Child Pornography and Criminal Justice Reform
45 Pages Posted: 20 Jan 2022 Last revised: 27 Jan 2022
Date Written: January 15, 2022
Drug offenses lie at the heart of the movement for criminal justice reform, and for good reason. The defining attributes of prevailing drug policy—severe and disproportionate penalties owning to a retributive, factually flawed, and hurried congressional process—apply to the child pornography context as well. In this Article, we identify the common issues with drug and child pornography sentencing and outline the doctrinal implications of this shared foundation, especially as to district court discretion to vary under Kimbrough v. United States.

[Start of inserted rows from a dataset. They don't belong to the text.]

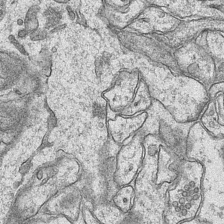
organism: Mouse
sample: CA1 Hippocampus
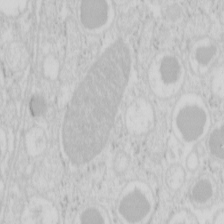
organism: Mouse
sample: Pancreas
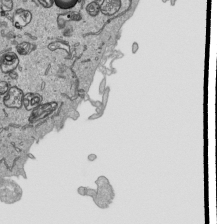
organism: Human
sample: Mitochondria in HCT116 cells
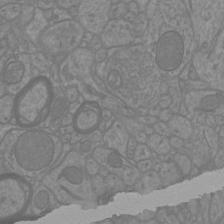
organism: Mouse
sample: Cortical neurons
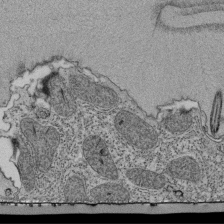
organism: Tetrahymena
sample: Cilia in tetrahymena
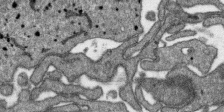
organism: Human
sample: Lung epithelial cells, uninfected (mock) control
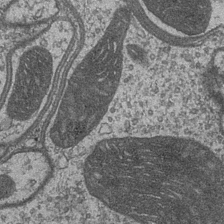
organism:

Though drug sentencing is problematic enough, child pornography is arguably worse. The U.S. Sentencing Commission has disavowed these guidelines and invited judges to vary from them. Judges have done just that, varying in 63% of all cases, more than any other offense type. Thus, in this Article, we also suggest how the improvements to this uniquely distressed area of law can inform criminal justice reform more generally, especially as to substantive reasonableness review under Gall v. United States, mandatory minimum sentences, and sunset provisions for penalty levels.
Child pornography is not part of the conversation for criminal justice reform. We take on child pornography sentencing, and in doing so hope to ensure that the movement for criminal justice reform is both correct and complete.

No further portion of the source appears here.